Improving Saccharification Efficiency of Alfalfa Stems Through Modification of the Terminal Stages of Monolignol Biosynthesis

Abstract

A series of transgenic lines of alfalfa (Medicago sativa) were generated in which either one of the two potentially terminal enzymes of the monolignol pathway, cinnamoyl CoA reductase (CCR) or cinnamyl alcohol dehydrogenase (CAD) was down-regulated by expression of antisense transgenes. Levels of CCR enzymatic activity were reduced to between 10% to 65% of the control level, and levels of CAD activity were similarly reduced to between 5% to 40% of the control.
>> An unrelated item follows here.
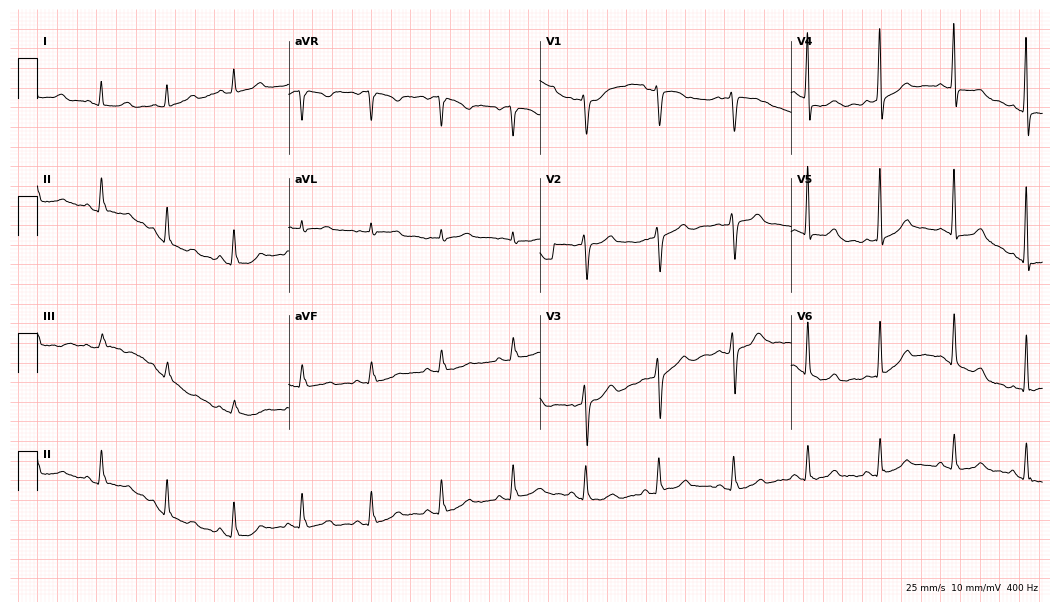
Resting 12-lead electrocardiogram (10.2-second recording at 400 Hz). Patient: a female, 58 years old. Read as a normal ECG.

Biomass yields were reduced in the most strongly down-regulated lines for both transgenes, but many of the lines exhibited reduced lignin levels but normal biomass and flowering time. In vitro dry matter digestibility was increased for most transgenic lines compared to controls. Saccharification efficiency was determined by measuring the release of sugars from cell walls directly, or after sulfuric acid pre-treatment and subsequent digestion with a mixture of cellulase and cellobiase. Several CCR down-regulated lines had significantly enhanced saccharification efficiency with both pre-treated and untreated tissues, whereas CAD down-regulation had less impact on sugar release when compared to that from CCR lines with similar lignin contents. One CCR line with a 50–60% improvement in saccharification efficiency exhibited normal biomass production, indicating the potential for producing high yielding, improved feedstocks for bioethanol production through genetic modification of the monolignol pathway.